Il y a plus: l’enquête de la secrétairerie d’État révèle qu’en août 2014, McCarrick s’est rendu à Cuba « sur la base de consultations avec des responsables de la Maison Blanche » en emportant une lettre d’Obama au cardinal Ortega et en demandant à ce dernier de lui remettre une lettre que le pape François lui avait confiée pour le président américain. « Cependant », lit-on dans le rapport, « le cardinal Ortega, agissant selon les strictes instructions du pontife de remettre la lettre à Obama en main propre, a refusé de la remettre à McCarrick, qui est parti de Cuba les mains vides ».
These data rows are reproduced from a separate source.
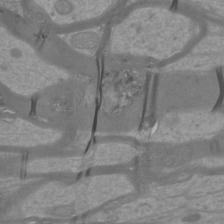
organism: Mouse
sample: Cortical neurons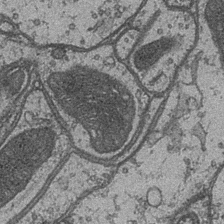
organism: Drosophila
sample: Optic medulla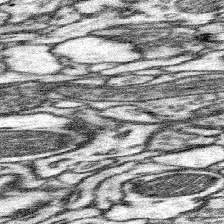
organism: Mouse
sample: Somatosensory cortex neuropil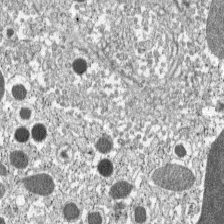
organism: C57BL Mouse
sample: Pancreatic islet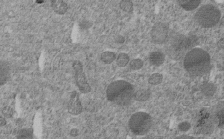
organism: C. elegans
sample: C. elegans embryo early stage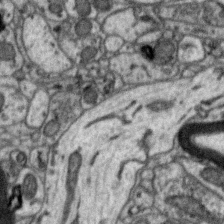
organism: Zebra finch
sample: Brain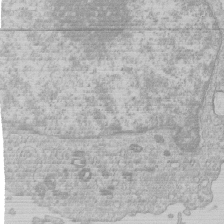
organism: Human
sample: Macrophage cells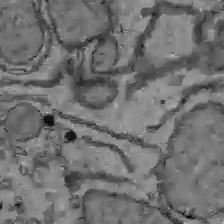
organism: C57BL Mouse
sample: Liver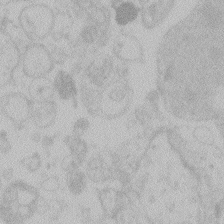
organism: Zebrafish
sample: Macrophage infected with Toxoplasma gondii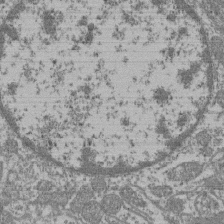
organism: Mouse
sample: Glomerulus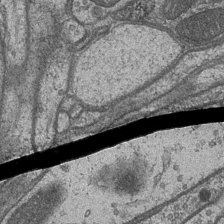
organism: Drosophila
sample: Optic medulla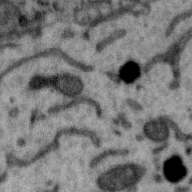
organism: Zebra finch
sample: Brain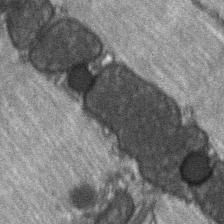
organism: C57BL Mouse
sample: Soleus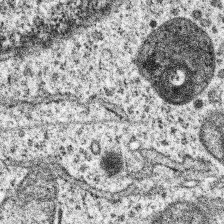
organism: Human
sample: HeLa cells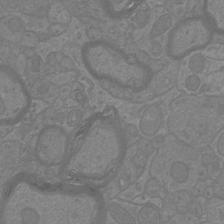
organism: Mouse
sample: Cortical neurons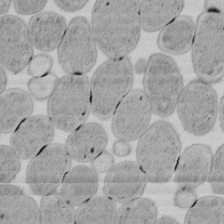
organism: E. coli
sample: Bacterial nucleoid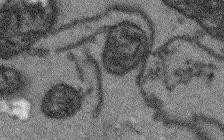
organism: Arabidopsis thaliana
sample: Root tip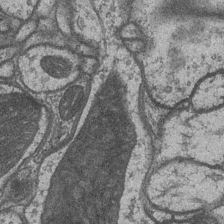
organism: Drosophila
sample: Optic medulla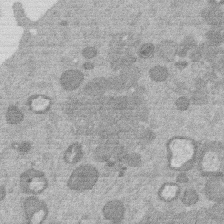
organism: Mouse
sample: Dividing mouse embryo 1 cell stage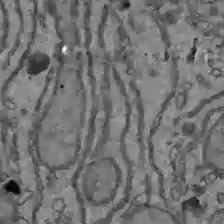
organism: C57BL Mouse
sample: Liver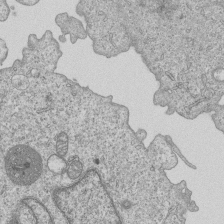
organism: Human
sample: MDA-MB-231 cells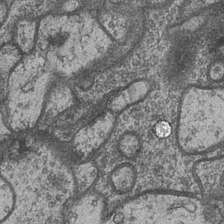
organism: Drosophila
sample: Optic medulla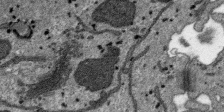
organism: Human
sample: Lung epithelial cells, uninfected (mock) control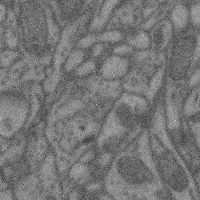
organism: Mouse
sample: Cerebral cortex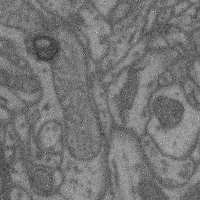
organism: Mouse
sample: Cerebral cortex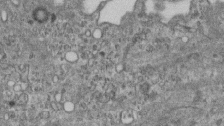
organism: Mouse
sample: Centriole in ependymal cells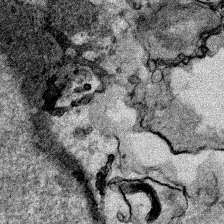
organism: Human
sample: Mitochondria in HCT116 cells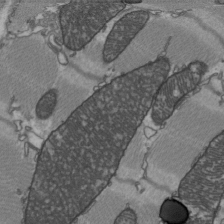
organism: C57BL Mouse
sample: Heart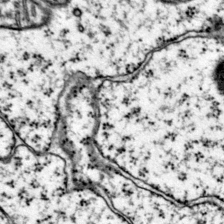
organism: Mouse
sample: Primary visual cortex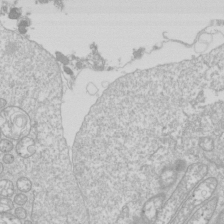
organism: Drosophila
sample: Cell division; meiosis; drosophila spermatocytes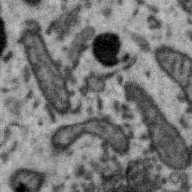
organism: Zebra finch
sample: Brain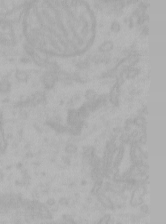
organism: Mouse
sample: Choroid plexus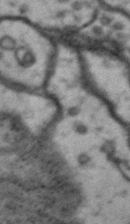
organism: Drosophila
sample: Brain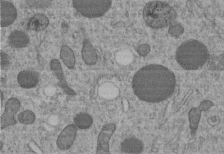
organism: C. elegans
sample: C. elegans embryo early stage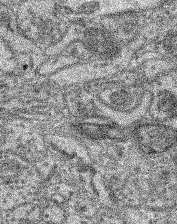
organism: Mouse
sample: Retina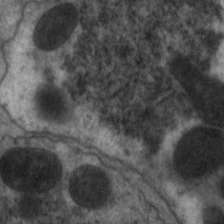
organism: C. elegans
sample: Pharynx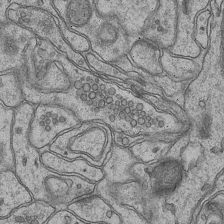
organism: Mouse
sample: CA1 Hippocampus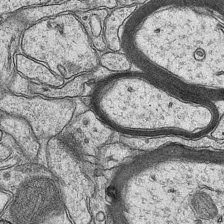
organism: Mouse
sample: CA1 Hippocampus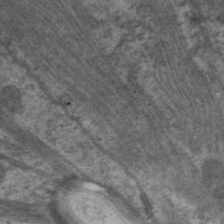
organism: C. elegans
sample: Pharynx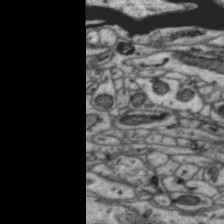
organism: Zebra finch
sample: Brain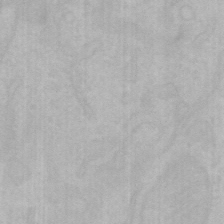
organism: Mouse
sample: Choroid plexus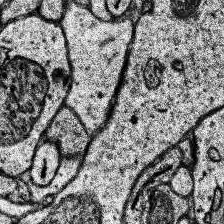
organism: Human
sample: Temporal Lobe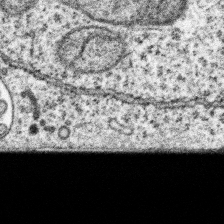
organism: Human
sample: HeLa cells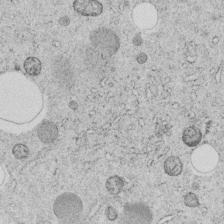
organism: C. elegans
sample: C. elegans embryo early stage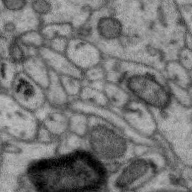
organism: Zebra finch
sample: Brain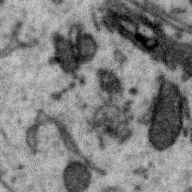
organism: Zebra finch
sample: Brain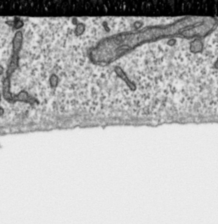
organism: Toxoplasma gondii
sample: Parasites in a vacuole inside a host cell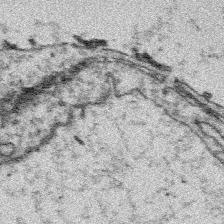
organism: Platynereis dumerilii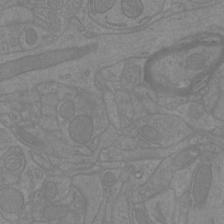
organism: Mouse
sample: Cortical neurons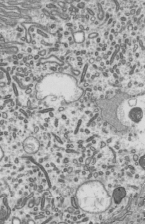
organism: Mouse
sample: Mouse epididymis efferent ductule cilia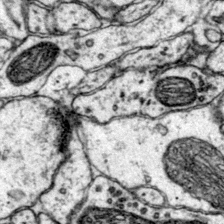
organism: Mouse
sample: Primary visual cortex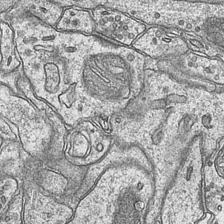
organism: Mouse
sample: CA1 Hippocampus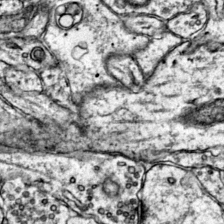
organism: Mouse
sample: Primary visual cortex

De ces détails, on apprend donc que sur la question cubaine, l’ex-cardinal a agi pour le compte de l’administration démocrate américaine et a donné la preuve de cette intrusion dans les relations diplomatiques du Saint-Siège évoquée dans le Rapport des cardinaux Dolan et Di Nardo, recevant le juste refus du cardinal Ortega. Le grand crédit réservé par la classe dirigeante démocrate de l’époque à un archevêque à la retraite a été l’objet d’une tentative d’explication du nonce Sambi qui jugeait « très périlleuse » la rencontre entre le protagonisme d’un cardinal défini comme n’étant pas « un champion de la cohérence du comportement par rapport à la doctrine de l’Église » et une administration qui « soutenait des positions inconciliables avec l’enseignement de l’Église ». Une rencontre qui, malgré la crainte du diplomate du Vatican, a finalement eu lieu à Cuba.